• _THE PROBLEM_
Each record below should be returned word for word, with no pictures included.

Extracted records:
++++++++++++++++++++
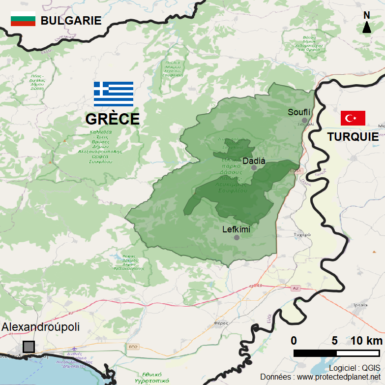 Emprise du parc national forestier de Dadiá-Lefkími-Souflí avec la zone cœur en vert foncé et la zone périphérique en vert plus clair. UNEP-WCMC and IUCN (2020), Protected Planet: Ethniko Parko Dasous Dadias - Lefkimmis - Soufliou in Greece/Ethniko Parko Dasous Dadias - Lefkimmis - Soufliou Periochi Prostasias Tis Fysis Zoni A1 in Greece/Ethniko Parko Dasous Dadias - Lefkimmis - Soufliou Periochi Prostasias Tis Fysis Zoni A2 in Greece ; The World Database on Protected Areas (WDPA)/The Global Database on Protected Areas Management Effectiveness (GD-PAME) [On-line], Cambridge, UK. Data provided by the European Environment Agency (EEA). Available at: Basemap: OpenStreetMap. Free software: QGIS. Creation: Iolchos07.
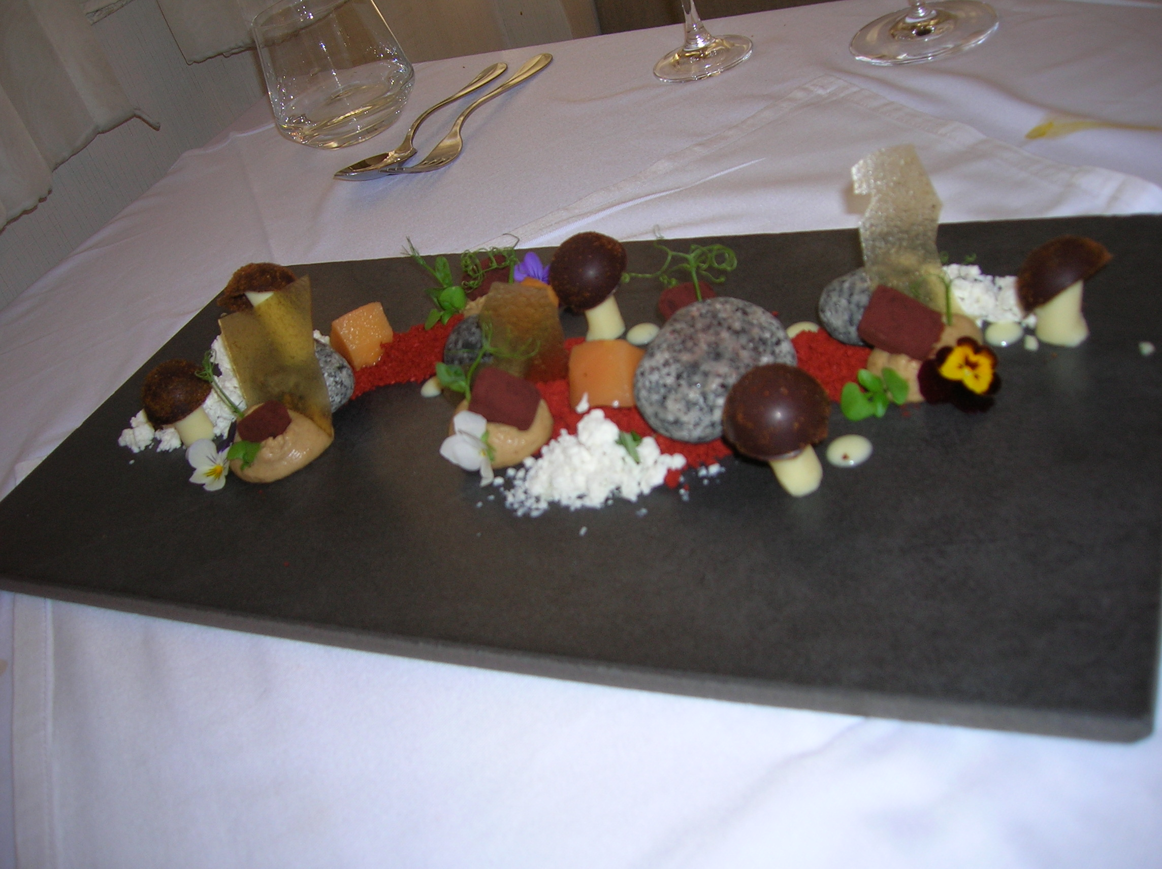 Catit 5
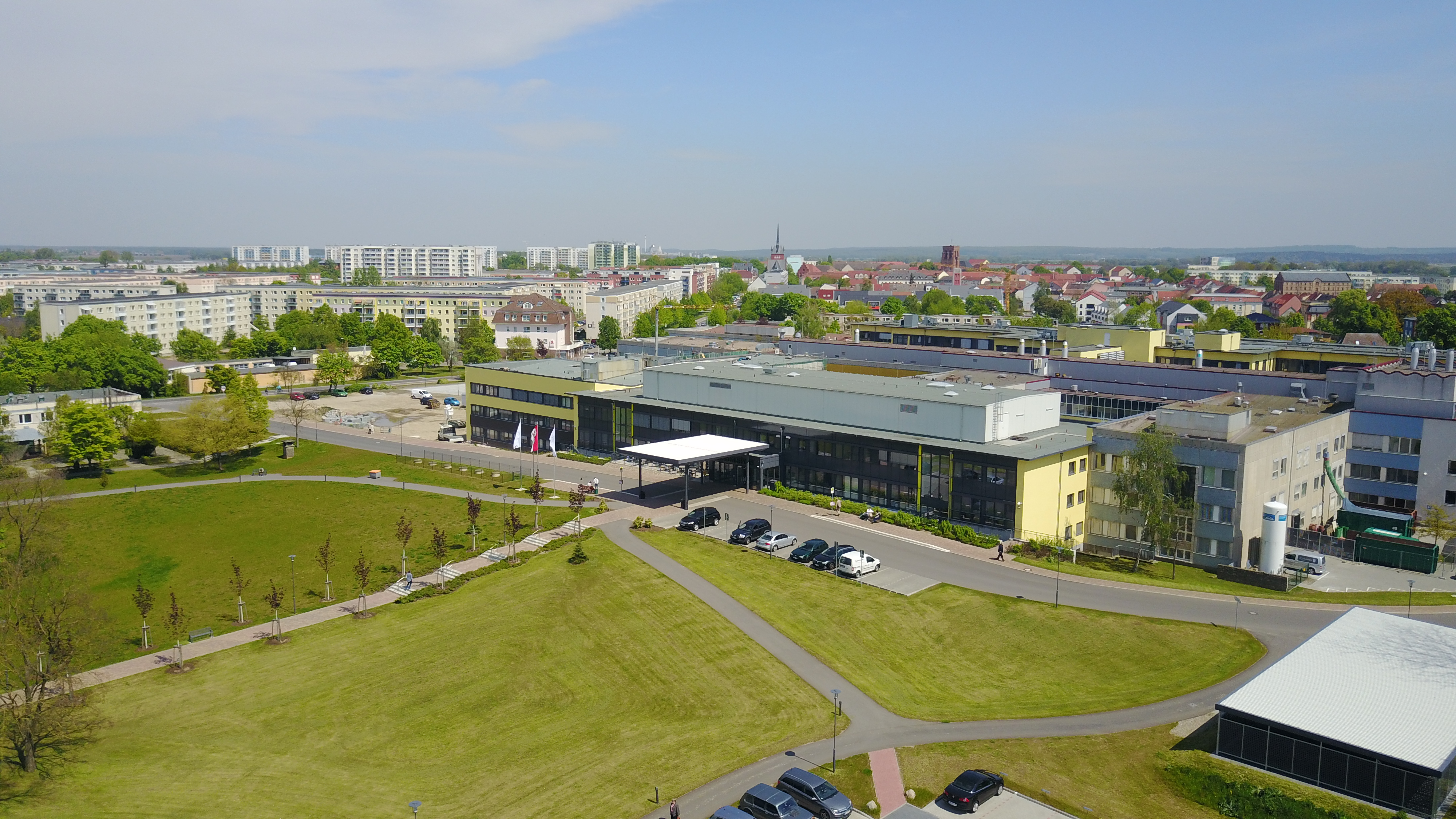 Asklepios Klinikum Uckermark, Schwedt/Oder, Luftaufnahme, Klinikkomplex von West-Süd-West
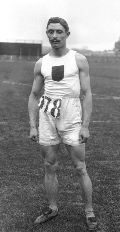 [21-6-14, Colombes, championnats de France amateurs d'athlétisme de l'U.S.F.S.A], Estang, champion de France du saut en longueur sans élan : [photographie de presse] / [Agence Rol]
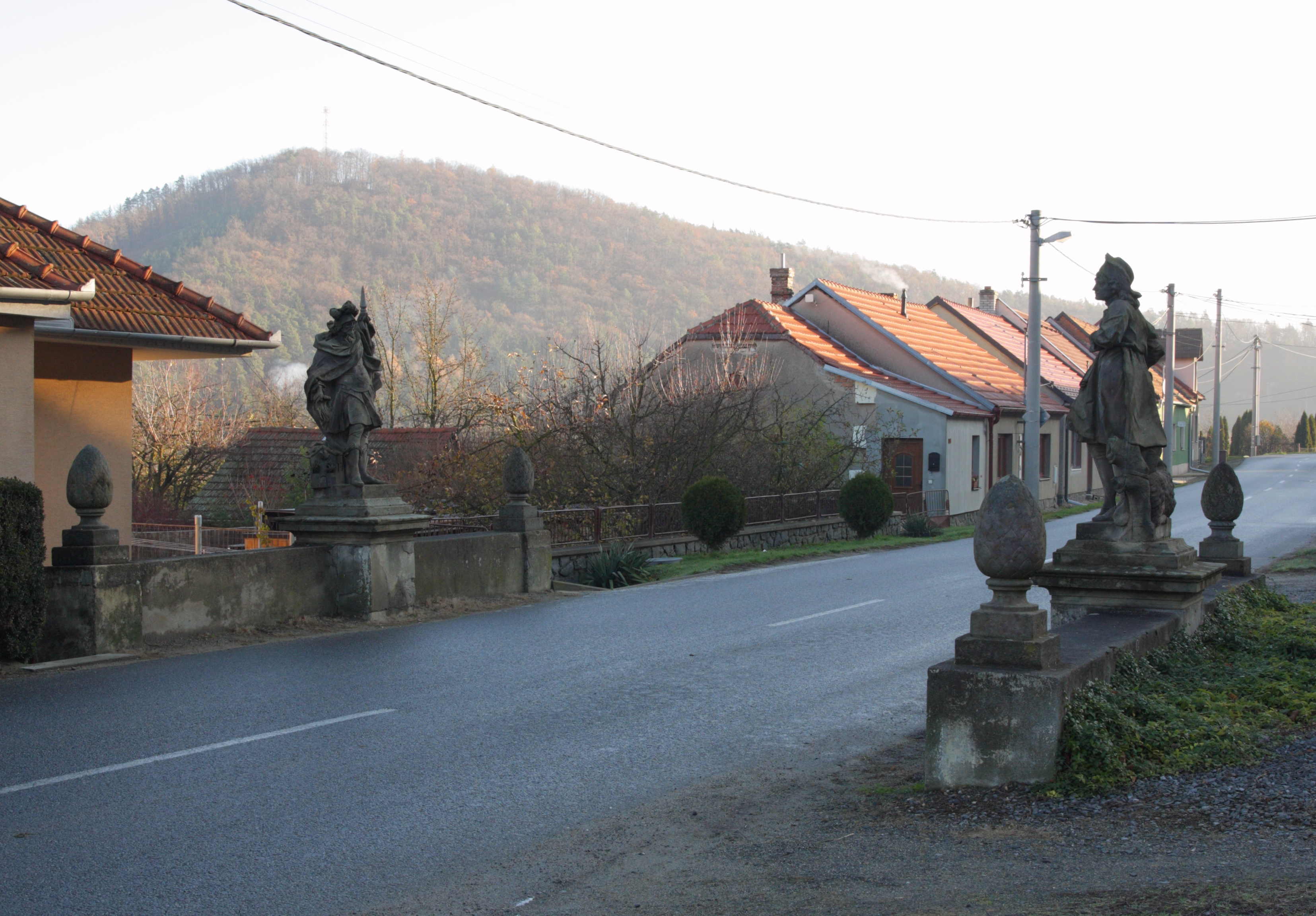 Račice (Račice-Pístovice) - most se sochami sv. Floriána a Vendelína
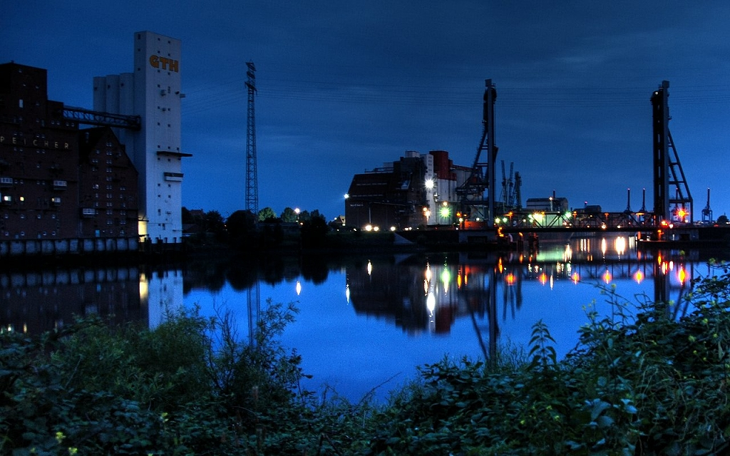 Rethebrücke
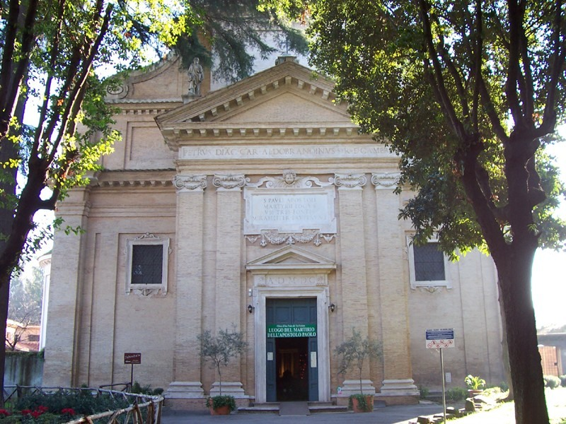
++++++++++++++++++++
• _SOLUTION TO THIS TASK_
 Emprise du parc national forestier de Dadiá-Lefkími-Souflí avec la zone cœur en vert foncé et la zone périphérique en vert plus clair. UNEP-WCMC and IUCN (2020), Protected Planet: Ethniko Parko Dasous Dadias - Lefkimmis - Soufliou in Greece/Ethniko Parko Dasous Dadias - Lefkimmis - Soufliou Periochi Prostasias Tis Fysis Zoni A1 in Greece/Ethniko Parko Dasous Dadias - Lefkimmis - Soufliou Periochi Prostasias Tis Fysis Zoni A2 in Greece ; The World Database on Protected Areas (WDPA)/The Global Database on Protected Areas Management Effectiveness (GD-PAME) [On-line], Cambridge, UK. Data provided by the European Environment Agency (EEA). Available at: Basemap: OpenStreetMap. Free software: QGIS. Creation: Iolchos07.
 Catit 5
 Asklepios Klinikum Uckermark, Schwedt/Oder, Luftaufnahme, Klinikkomplex von West-Süd-West
 [21-6-14, Colombes, championnats de France amateurs d'athlétisme de l'U.S.F.S.A], Estang, champion de France du saut en longueur sans élan : [photographie de presse] / [Agence Rol]
 Račice (Račice-Pístovice) - most se sochami sv. Floriána a Vendelína
 Rethebrücke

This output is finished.